Wow, it's been forever since I last posted anything.  I was out of town for, essentially, two weeks with just a little break to come home and do laundry before leaving again.  It was a fantastic two weeks, though!  And well worth the time away from my computer.  I probably needed a little disconnect from my little electronic universe anyway. :)

On top of being gone, my entire family, except for myself, got double pink eye.  DOUBLE.  In both eyes.  Not sure how it skipped over me. Grace of God, I guess!  So, the combination of the two has kept me well away from all of my friends.  I'm pretty sure it had been three weeks since I'd seen anybody until church this past Sunday when I finally saw EVERYBODY and got a dinner invite!  To say the least, I was ecstatic!  Things had been crazy enough that I didn't have the energy to cook a meal for my own family, much less somebody else so free, pre-cooked food and fellowship with good friends sounded like the perfect plan!

So after a chill kind of afternoon at home on Sunday afternoon, we headed over to see our friends, eat some chilli for dinner and watch "Bill Cosby Himself".  It's a classic.  I hadn't seen it since becoming a parent and it was that much more hilarious because of it.  If you haven't seen it, you need to, especially if you're a parent.  That's all I have to say about that.
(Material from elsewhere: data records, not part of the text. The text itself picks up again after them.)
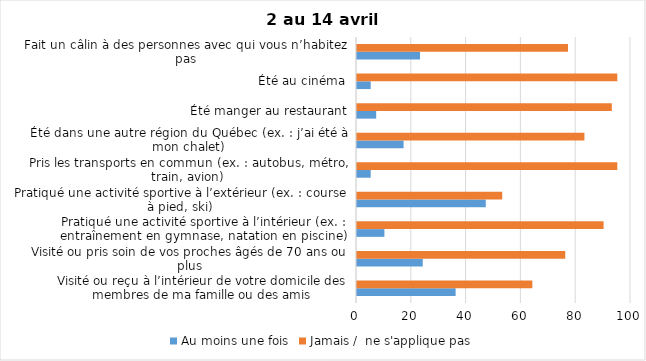
| Category | Au moins une fois | Jamais /  ne s'applique pas |
|---|---|---|
| Visité ou reçu à l’intérieur de votre domicile des membres de ma famille ou des amis | 36 | 64 |
| Visité ou pris soin de vos proches âgés de 70 ans ou plus | 24 | 76 |
| Pratiqué une activité sportive à l’intérieur (ex. : entraînement en gymnase, natation en piscine) | 10 | 90 |
| Pratiqué une activité sportive à l’extérieur (ex. : course à pied, ski) | 47 | 53 |
| Pris les transports en commun (ex. : autobus, métro, train, avion) | 5 | 95 |
| Été dans une autre région du Québec (ex. : j’ai été à mon chalet) | 17 | 83 |
| Été manger au restaurant | 7 | 93 |
| Été au cinéma | 5 | 95 |
| Fait un câlin à des personnes avec qui vous n’habitez pas | 23 | 77 |

I discovered something, though, while we were there, mostly watching the video while chasing our toddlers around.  Jack - a beautiful, curly, red haired boy, a ginger in the truest sense of the word - is not quite fourteen months old.  He's your average thirteen month old, in terms of development.  In terms of size, he's ginormous!  He's always been huge and is starting to grow into himself, but he's still huge all the same.  Let's just say this, Levi is eight months older than him and they've worn the same size of clothes since Jack was nine months and Levi seventeen months.  But, in terms of development, he's your average thirteen month-er.

And, this is what struck me.  As I watched Jack play, I realized that some of the things he was doing are things that Levi (twenty-one months) is just now learning to do.  It stung a bit to think that Levi is that far behind in some areas.  I don't think I really realized he was that delayed until that night.  Fortunately, this is not in all areas of development, but it is in some.  The good news is that even if Levi stays six to eight months behind for the rest of his life, eventually it won't be a distinguishable difference.  I mean, it's not like when he's thirty or forty people are going to be thinking, "Wow, he's a little slow for his age.  He's got to be at least, what, six, eight months behind?"  Ha!
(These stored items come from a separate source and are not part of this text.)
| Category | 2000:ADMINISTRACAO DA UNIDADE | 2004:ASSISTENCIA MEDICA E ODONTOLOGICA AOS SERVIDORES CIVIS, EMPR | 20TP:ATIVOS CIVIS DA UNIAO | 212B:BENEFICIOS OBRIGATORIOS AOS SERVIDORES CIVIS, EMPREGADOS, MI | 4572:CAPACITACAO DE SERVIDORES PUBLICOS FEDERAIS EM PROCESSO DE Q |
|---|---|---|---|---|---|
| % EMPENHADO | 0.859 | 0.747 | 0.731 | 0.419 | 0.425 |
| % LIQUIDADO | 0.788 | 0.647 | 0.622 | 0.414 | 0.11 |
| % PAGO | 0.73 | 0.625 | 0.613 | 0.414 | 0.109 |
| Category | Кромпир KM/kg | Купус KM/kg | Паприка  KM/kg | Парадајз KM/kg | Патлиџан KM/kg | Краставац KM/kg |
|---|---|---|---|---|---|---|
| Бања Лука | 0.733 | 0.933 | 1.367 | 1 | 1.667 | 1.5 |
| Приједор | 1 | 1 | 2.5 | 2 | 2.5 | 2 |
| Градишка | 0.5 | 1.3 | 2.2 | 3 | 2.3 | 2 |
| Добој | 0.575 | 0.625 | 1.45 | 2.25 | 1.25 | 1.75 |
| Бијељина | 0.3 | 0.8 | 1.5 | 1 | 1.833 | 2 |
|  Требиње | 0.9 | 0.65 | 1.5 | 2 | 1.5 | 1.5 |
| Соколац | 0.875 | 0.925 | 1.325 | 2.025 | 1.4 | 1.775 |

But, the hard part is more the realization that I've got two years of raising a one year old mind.  We're having to teach him things we've already taught him.  We're having to rediscover how to discipline him since we're not even sure he knows what's going on at some points.  His weakest area of development (per early childhood screening) is communication, which can be very frustrating.  When you have a kid the size of a two year old who communicates like a one year old, it's frustrating.

So, that's going to be the hard part.  It's going to be uphill for awhile, and I think I'm just now realizing how steep the hill is and that it's a little higher than I thought.  But, it's still nowhere as steep as so many others' hills.  And this up hill battle will not get me down.  How can it?  It's going up!  Besides, the good news is that he WILL catch up sooner than later.  Thank you Jesus for that!

And thank You Jesus for good friends who make food and invite me over to eat it, hassle free!  What a blessing!